Hariqo yang juga penulis buku Seni Mengelola Tim Media Sosial ini memberikan perumpamaan, dalam sebuah grup whatsapp, ada tiga orang berdebat keras karena salah paham soal XYZ. Beberapa anggota grup berusaha mendamaikan, sebagian memilih diam dengan berbagai pertimbangan. Anehnya, ada dua anggota grup yang saling memaki dengan menggunakan isu XYZ itu. Keluarlah satu persatu anggota grup, dan akhirnya grup whatsapp itu bubar.

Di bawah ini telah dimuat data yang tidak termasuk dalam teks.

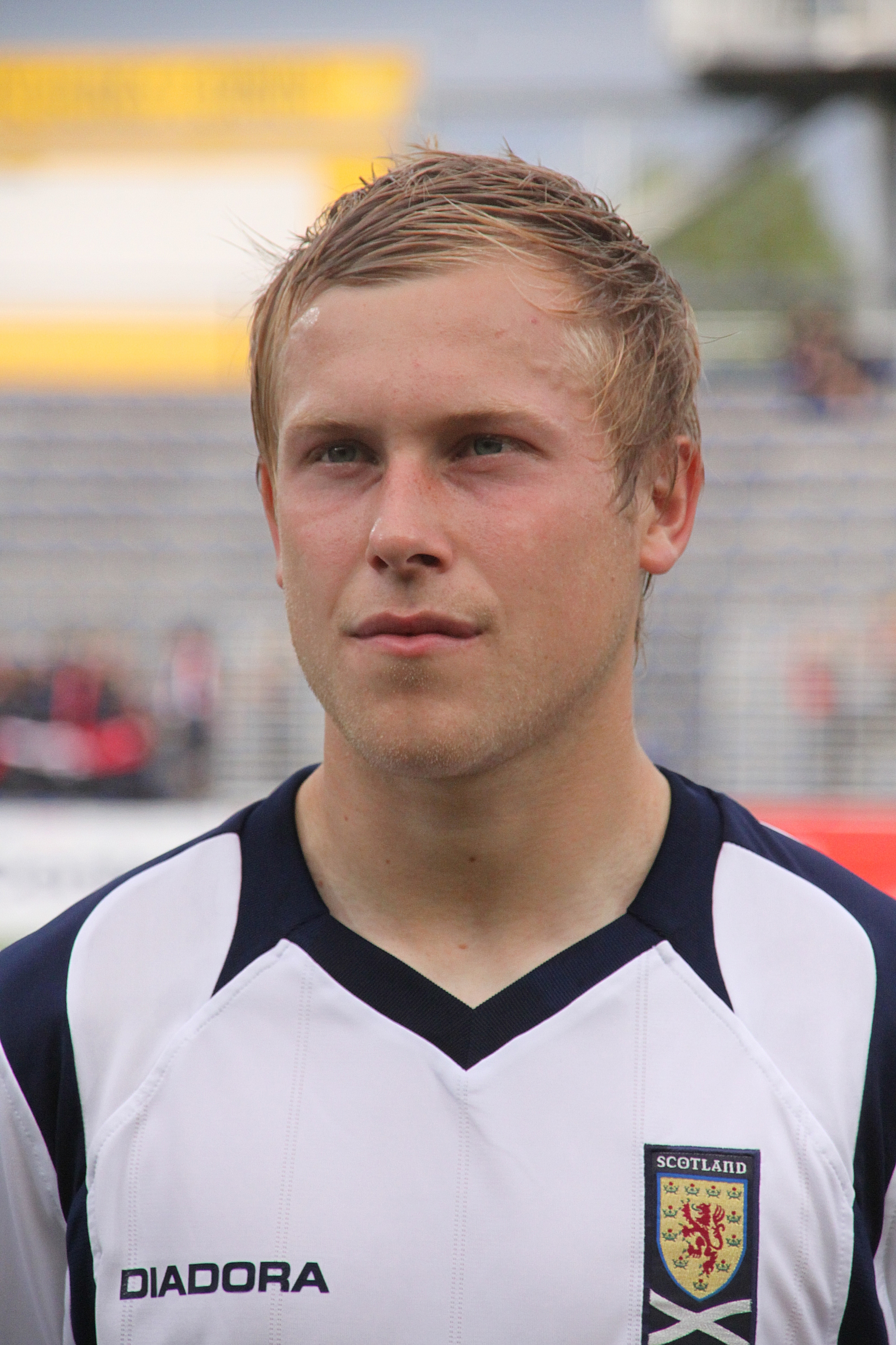 Scott Arfield (FC Falkirk) - Schottische Fußballnationalmannschaft (U-21-Männer) Scott Arfield (Falkirk F.C.) - Scotland national under-21 football team — (1)
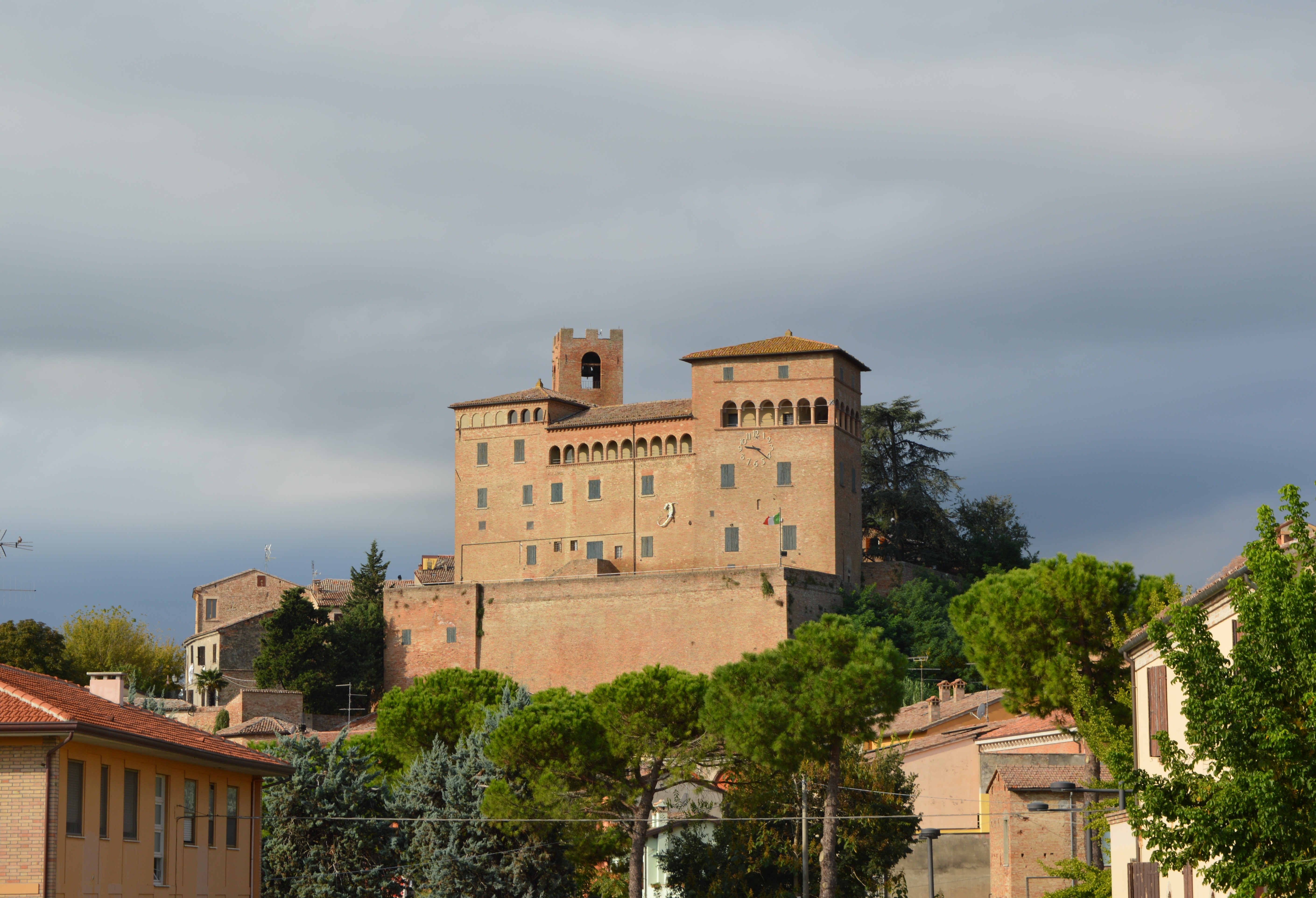 Castello Malatestiano This is a photo of a monument which is part of cultural heritage of Italy.
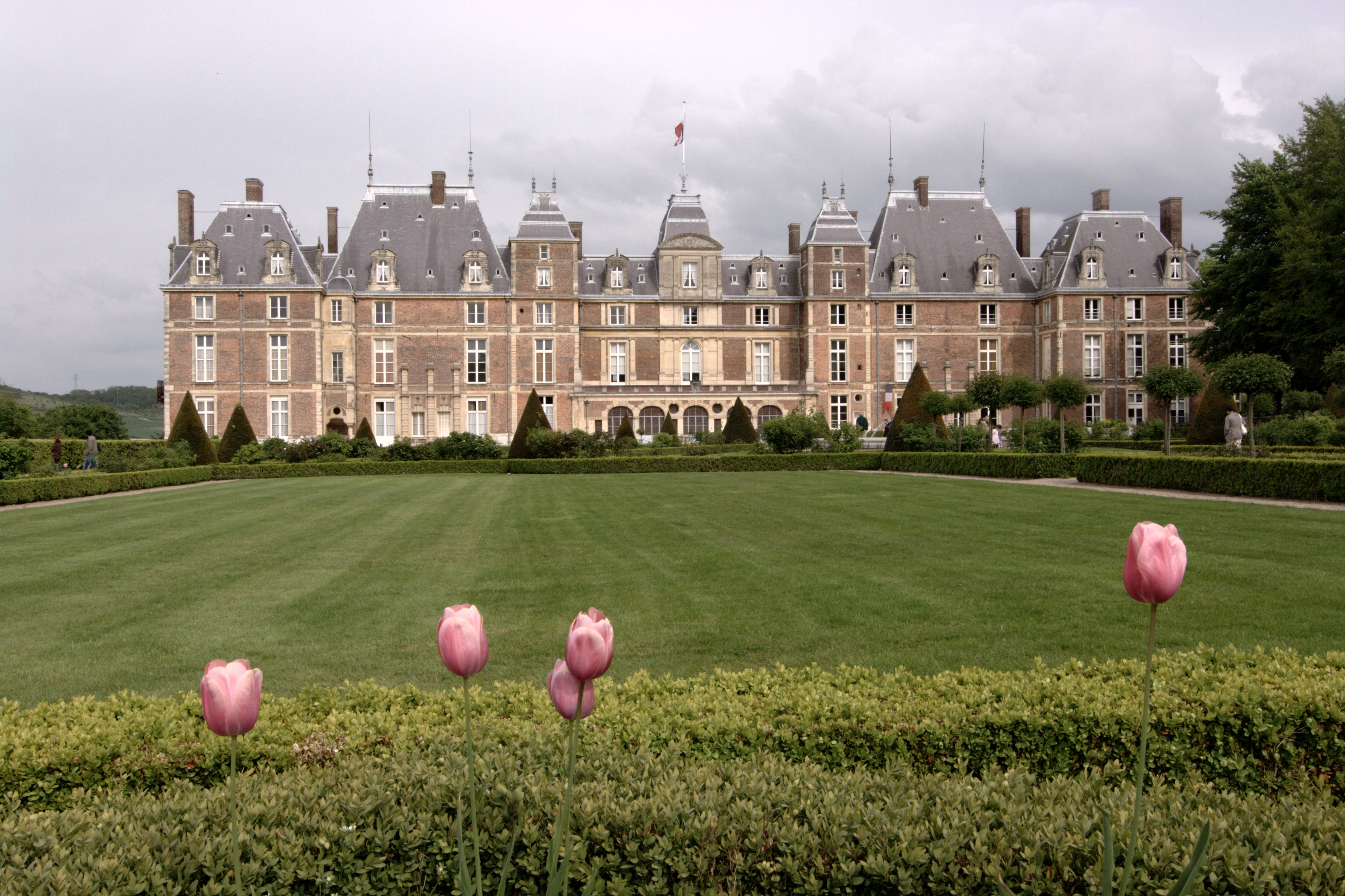 Le chateau d'Eu hébergeant également la mairie.
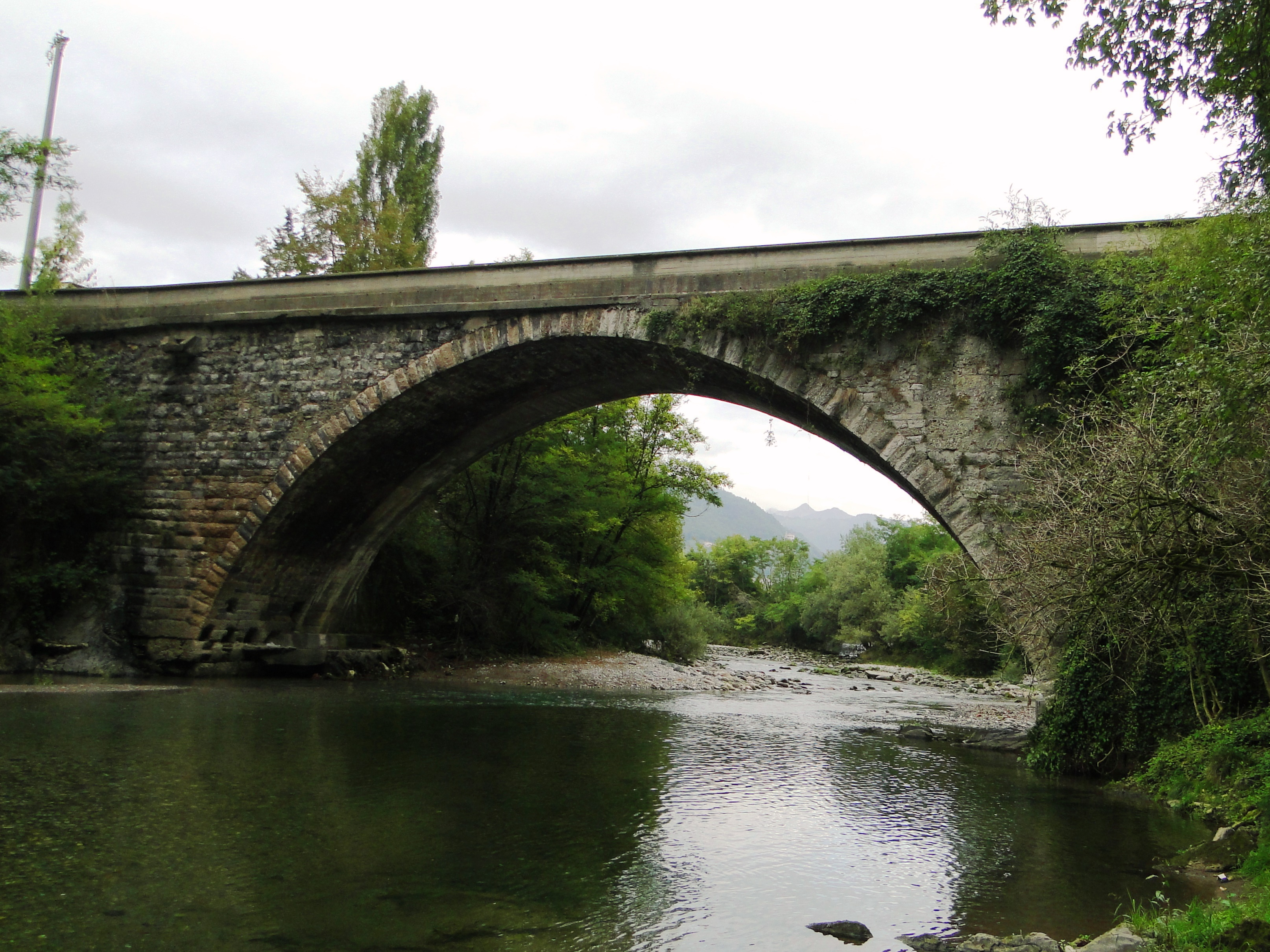 Ponte sul Serio tra Fiorano al Serio e Casnigo (BG)

Menurut Hariqo, ia melihat pola yang sama terulang. “Saya menyaksikan pola yang sama terulang. Ketika ada yang meninggal ditembak Kelompok Kriminal Bersenjata di Papua, beberapa akun di medsos berperilaku aneh, bukan ucapan duka yang pertama kali diposting, tapi malah menuliskan “Banser, mana Banser?”. Untuk Banser, saya seratus persen yakin, tidak semua anggota banser, tidak semua warga NU setuju dengan beberapa aksi Banser di lapangan. “Jangan hanya benar, tapi juga harus pantas”, begitu yang diajarkan salah seorang Ketua PB NU”, jelas Alumnus Pondok Modern Gontor ini.
Hariqo berharap, dalam situasi krisis, sebaiknya dahulukan kepentingan nasional, bukan kepentingan golongan kita masing-masing. Kedepankan fakta-fakta yang dapat menurunkan tensi konflik, memberitakan sekaligus mendamaikan, bermedsos sekaligus bergotongroyong untuk mengendorkan ketegangan.
Sebab itu menurut Hariqo, belum tentu memproduksi, menyebar konten yang seakan menguntungkan golongan kita, juga menguntungkan kepentingan nasional NKRI. Dalam kaidah fiqih disebutkan mengutamakan kepentingan bersama (maslahah ‘ammah) harus dikedepankan ketimbang kepentingan pribadi (maslahah khassah/maslafah fardiyyah).
Hariqo yang juga alumnus Pascasarjana Jurusan Diplomasi ini mengingatkan, Sekarang ini kita sudah saling tidak percaya. Curiga bahwa kelompok tertentu nasionalismenya tidak sehebat kelompok kita. Curiga kelompok lain ber-agamanya tidak sebagus kelompok kita.
Hariqo menambahkan, sebaiknya, kecurigaan itu kita cari jawabannya dengan tabayyun mendalam yang dijiwai semangat persaudaraan, rangkul terus tanpa lelah dan putus asa. Sebab Negara yang warganya sudah saling curiga mudah sekali diadu domba, dikuasai. Terasa gak, sekarang kita saling mencurigai?, terasa gak, kita sudah dikuasai?. Kedepan mari sama-sama kita berubah.